Beleidsregel bijzondere bijstand Participatiewet gemeente Peel en Maas

Geldend van 01-06-2024 t/m heden

Intitulé

Beleidsregel bijzondere bijstand Participatiewet gemeente Peel en Maas

Burgemeester en wethouders van Peel en Maas;

Gelet op het bepaalde in artikel 4:81 Algemene wet bestuursrecht;

Gelet op het bepaalde in artikel 15, 35, 48, 49, 50, 51 van de Participatiewet;

BESLUITEN:

Vast te stellen de volgende beleidsregel:

bijzondere bijstand Participatiewet gemeente Peel en Maas

Artikel 1 Begripsomschrijving

  • 1. In deze beleidsregel en de daarop berustende bepalingen wordt verstaan onder

    • a.

      Belanghebbende : degene wiens belang rechtstreeks bij een besluit betrokken is

    • b.

      Bijstandsnorm : de norm zoals bedoeld in artikel 5 sub c Participatiewet toepasselijke bijstandsnorm verminderd met de van toepassing zijnde verlaging conform de beleidsregel uitkering in verband met de woonsituatie, schoolverlaters en inkomsten uit commerciële verhuur Participatiewet

    • c.

      Bijzondere bijstand : de bijstand, bedoeld in artikel 35, eerste lid Participatiewet

    • d.

      College : het college van burgemeester en wethouders van de gemeente Peel en Maas

    • e.

      Inkomen : het inkomen zoals bedoeld in de artikelen 31, 32 en 33 a Participatiewet

    • f.

      Inrichting : de instelling als bedoeld in artikel 1 sub f Participatiewet;

    • g.

      Jongmeerderjarige : inwoners van 18, 19 en 20 jaar

    • h.

      Wet : Participatiewet

    • i.

      Woning : een woning, woonwagen of woonschip

  • 2. Voor zover niet anders is bepaald, worden begrippen in deze beleidsregel gebruikt in dezelfde betekenis als in de wet en de Algemene wet bestuursrecht (Awb).

Artikel 2 Noodzakelijke bijzondere kosten

  • 1. Het college kan bijzondere bijstand verstrekken als in het individuele geval bijzondere omstandigheden leiden tot noodzakelijke kosten van het bestaan, waarin het inkomen niet voorziet en die niet gedekt worden door voorliggende voorzieningen.

  • 2. Bijzondere bijstand is maatwerk op het gebied van noodzakelijke kosten.

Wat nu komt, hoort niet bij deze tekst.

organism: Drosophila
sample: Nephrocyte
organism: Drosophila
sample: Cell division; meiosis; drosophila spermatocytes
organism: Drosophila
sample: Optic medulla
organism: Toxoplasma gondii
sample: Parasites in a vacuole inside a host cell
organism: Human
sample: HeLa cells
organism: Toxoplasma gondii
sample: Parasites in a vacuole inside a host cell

Niet de aard van de kosten, maar de individuele omstandigheden van personen bepalen de bijzonderheid van bestaanskosten.

  • 3. Bijzondere bijstand wordt niet bij voorschot verstrekt.

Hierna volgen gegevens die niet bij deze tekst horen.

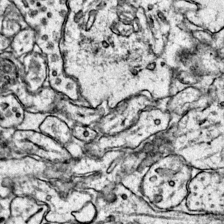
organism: Mouse
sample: Primary visual cortex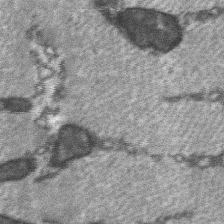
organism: C57BL Mouse
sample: Soleus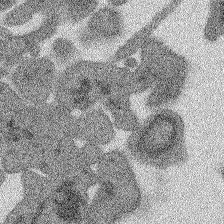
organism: Human
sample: HeLa cells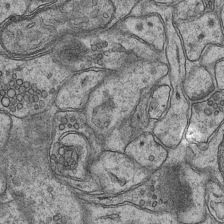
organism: Mouse
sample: CA1 Hippocampus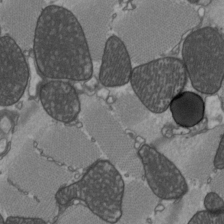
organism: C57BL Mouse
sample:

Artikel 3 De wijze en het tijdstip van aanvragen

  • 1. Het college stelt het recht op bijzondere bijstand op schriftelijke aanvraag vast, waarbij voor de aanvraag gebruik wordt gemaakt van een door het college vastgesteld aanvraagformulier.

  • 2. De bijstand wordt door de gehuwden of daarmee gelijk gestelde, zoals bedoeld in artikel 3 Participatiewet gezamenlijk aangevraagd, of door één van hen met schriftelijke toestemming van de ander.

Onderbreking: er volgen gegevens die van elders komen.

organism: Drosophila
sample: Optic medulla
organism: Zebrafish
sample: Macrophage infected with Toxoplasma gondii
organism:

  • 3. Het college kan het recht op bijstand in bijzondere omstandigheden ambtshalve vaststellen.

  • 4. Een aanvraag bijzondere bijstand moet worden ingediend zo spoedig mogelijk doch uiterlijk binnen de termijn van 3 maanden gerekend vanaf de datum van de factuur. Bij duurzame gebruiksgoederen geldt gelet op artikel 10 lid 3 een afwijkende regeling.

Artikel 4 Doelgroep en draagkracht

  • 1. Het college maakt gebruik van zijn bevoegdheid te bepalen in hoeverre het inkomen en vermogen in aanmerking wordt genomen bij de beoordeling van het recht op bijzondere bijstand, het begin en de duur van de periode waarover het inkomen en vermogen in aanmerking wordt genomen, zoals bedoeld in artikel 35 lid 1 Participatiewet. We spreken hierbij over draagkracht.

  • 2. De draagkracht op het inkomen is:

    • a.

      nihil bij een inkomen tot 120% van de van toepassing zijnde bijstandsnorm. Er is dan geen sprake van draagkracht en het volledige bedrag waarvoor bijzondere bijstand is aangevraagd, kan voor vergoeding in aanmerking komen.

    • b.

      100% bij een inkomen dat hoger is dan 120% van de van toepassing zijnde bijstandsnorm, gedurende de draagkrachtperiode zoals bedoeld in artikel 6 van deze beleidsregel. Er is dan sprake van gedeeltelijk draagkracht waarbij alleen dát deel van de noodzakelijke kosten voor vergoeding in aanmerking kan komen, dat hoger is dan het verschil tussen 120% van de geldende bijstandsnorm en het inkomen.

    • c.

      In afwijking van sub b geldt voor de tegemoetkoming in de premie aanvullende ziektekostenverzekering zoals bedoeld in artikel 9 van deze beleidsregel een inkomensgrens van 120% zoals bedoeld in sub a.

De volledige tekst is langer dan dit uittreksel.